Riproduzione per talea di foglia 

Richiede più pazienza (diverse settimane o mesi), ma da una sola pianta se ne possono ottenere molte altre.

  1. Scegliere una foglia sana dalla parte bassa della pianta (né troppo vecchia e secca, né troppo giovane)
  2. Afferrare la foglia e muoverla delicatamente da destra a sinistra finché non si stacca. La foglia deve staccarsi intera, compresa la base bianca che era attaccata al fusto; se si spezza a metà, non radicherà
  3. Appoggiare la foglia su un foglio di carta in una zona luminosa ma senza sole diretto per 2-3 giorni, finché la “ferita” alla base non è asciutta
  4. Preparare un vassoio con terriccio per cactus e appoggiarvi semplicemente la foglia sopra (non interrarla)
  5. Non annaffiare subito: quando spuntano delle piccole radici rosa o bianche (dopo qualche settimana), iniziare a nebulizzare leggermente il terriccio ogni 2-3 giorni. Si formerà una mini-rosetta, la foglia madre alla fine si seccherà e si staccherà da sola dando vita a una nuova pianta indipendente

Semi

I semi di echeveria setosa (e della maggior parte delle echeveria) sono estremamente piccoli e fini, quasi come una polvere marrone o finissima sabbia scura.

Generalmente hanno forma oblunga o leggermente allungata e si sviluppano all’interno dei frutti a capsula che si formano dopo l’appassimento dei fiori sullo stelo floreale. Ogni capsula ne contiene un gran numero.

Proprio a causa delle loro dimensioni ridottissime, la semina delle echeveria è un processo molto delicato e non rappresenta un metodo di propagazione comune per i coltivatori domestici.

Informazioni e curiosità

Pulire l’echeveria setosa è un’operazione delicata ma necessaria. Non vanno usati stracci bagnati dato che l’acqua, intrappolata dai peli, fa marcire le foglie, mentre un panno spingerebbe la polvere ancora più in profondità tra la peluria, creando una “crosta” sporca.

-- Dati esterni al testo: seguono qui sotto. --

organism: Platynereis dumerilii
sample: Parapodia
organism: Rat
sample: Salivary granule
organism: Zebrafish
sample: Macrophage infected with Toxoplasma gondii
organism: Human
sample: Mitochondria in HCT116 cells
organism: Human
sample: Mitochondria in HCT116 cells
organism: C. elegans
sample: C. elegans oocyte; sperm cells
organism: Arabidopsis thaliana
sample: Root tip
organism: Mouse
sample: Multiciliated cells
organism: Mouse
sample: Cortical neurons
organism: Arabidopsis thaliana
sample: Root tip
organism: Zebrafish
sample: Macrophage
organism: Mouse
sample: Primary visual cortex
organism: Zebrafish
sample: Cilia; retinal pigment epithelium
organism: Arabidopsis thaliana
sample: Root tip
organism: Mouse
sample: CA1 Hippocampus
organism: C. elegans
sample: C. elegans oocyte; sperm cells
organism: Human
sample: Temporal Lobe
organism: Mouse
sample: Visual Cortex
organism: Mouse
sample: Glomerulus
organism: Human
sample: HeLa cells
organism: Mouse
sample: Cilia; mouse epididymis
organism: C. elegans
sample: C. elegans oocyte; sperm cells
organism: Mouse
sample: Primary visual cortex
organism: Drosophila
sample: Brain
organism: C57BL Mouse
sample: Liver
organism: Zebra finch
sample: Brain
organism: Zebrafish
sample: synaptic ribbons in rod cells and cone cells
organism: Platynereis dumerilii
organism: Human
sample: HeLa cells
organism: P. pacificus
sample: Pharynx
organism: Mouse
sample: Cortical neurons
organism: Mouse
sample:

Il sistema più efficace per rimuovere terriccio o polvere che si sono incastrati tra i peli è, quindi, usare un pennello da trucco morbido o un pennello per acquerelli a punta tonda e setole soffici. Evitare pennelli duri o vecchi spazzolini: strapperebbero la peluria lasciando la foglia a chiazze.

Se il terriccio è finito nell’incavo tra una foglia e l’altra (dove non arriva il pennello), l’aria è un’ottima alternativa. In particolare, il soffietto manuale (quello che si usa per pulire gli obiettivi delle macchine fotografiche) è perfetto perché il getto è delicato e preciso.

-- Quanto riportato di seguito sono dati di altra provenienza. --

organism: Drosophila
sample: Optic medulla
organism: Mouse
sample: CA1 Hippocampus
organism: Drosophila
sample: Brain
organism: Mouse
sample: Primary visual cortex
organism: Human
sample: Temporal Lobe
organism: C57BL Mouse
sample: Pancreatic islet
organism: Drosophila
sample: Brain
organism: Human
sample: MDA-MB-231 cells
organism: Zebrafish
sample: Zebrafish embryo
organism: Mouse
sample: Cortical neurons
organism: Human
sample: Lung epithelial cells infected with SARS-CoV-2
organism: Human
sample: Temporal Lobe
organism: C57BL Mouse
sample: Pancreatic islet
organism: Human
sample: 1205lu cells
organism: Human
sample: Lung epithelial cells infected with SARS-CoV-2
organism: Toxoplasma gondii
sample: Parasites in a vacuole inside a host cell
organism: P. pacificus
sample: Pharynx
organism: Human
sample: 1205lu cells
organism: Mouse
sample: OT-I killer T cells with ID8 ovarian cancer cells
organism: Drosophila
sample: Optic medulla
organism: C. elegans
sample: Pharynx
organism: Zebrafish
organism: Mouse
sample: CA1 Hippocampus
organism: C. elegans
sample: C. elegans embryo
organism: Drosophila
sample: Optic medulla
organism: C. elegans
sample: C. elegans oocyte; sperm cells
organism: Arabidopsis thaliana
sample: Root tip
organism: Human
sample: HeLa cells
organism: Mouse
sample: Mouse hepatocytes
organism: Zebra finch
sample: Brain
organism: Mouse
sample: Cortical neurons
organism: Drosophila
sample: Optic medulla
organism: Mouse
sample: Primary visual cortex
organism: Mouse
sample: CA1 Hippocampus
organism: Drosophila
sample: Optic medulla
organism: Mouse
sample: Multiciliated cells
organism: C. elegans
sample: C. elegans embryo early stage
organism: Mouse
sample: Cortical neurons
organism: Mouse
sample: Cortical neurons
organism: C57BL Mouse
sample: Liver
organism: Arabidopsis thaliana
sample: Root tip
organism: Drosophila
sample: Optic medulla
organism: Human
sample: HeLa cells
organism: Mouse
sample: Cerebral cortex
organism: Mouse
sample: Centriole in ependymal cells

A volte pezzi di perlite, sassolini o foglie secche rimangono incastrati alla base: in questo caso ricorrere a pinzette lunghe e sottili per estrarre chirurgicamente il detrito senza toccare le foglie sane circostanti.

Cosa non fare assolutamente

  1. Non usare oli lucidanti: i prodotti lucidanti sono letali per le piante pelose come questa echeveria. L’olio impasta i peli e ostruisce gli stomi, soffocando la pianta
  2. Non soffiare con la bocca: sembra banale, ma soffiando si emettono sempre microscopiche goccioline di saliva. Queste gocce rimangono intrappolate nei peli e possono diventare un veicolo per batteri o funghi

Coltivazione

VasoPiena Terra

L’echeveria setosa è una pianta molto adattabile, ma la possibilità di coltivarla in vaso o in piena terra dipende interamente dal clima della propria zona.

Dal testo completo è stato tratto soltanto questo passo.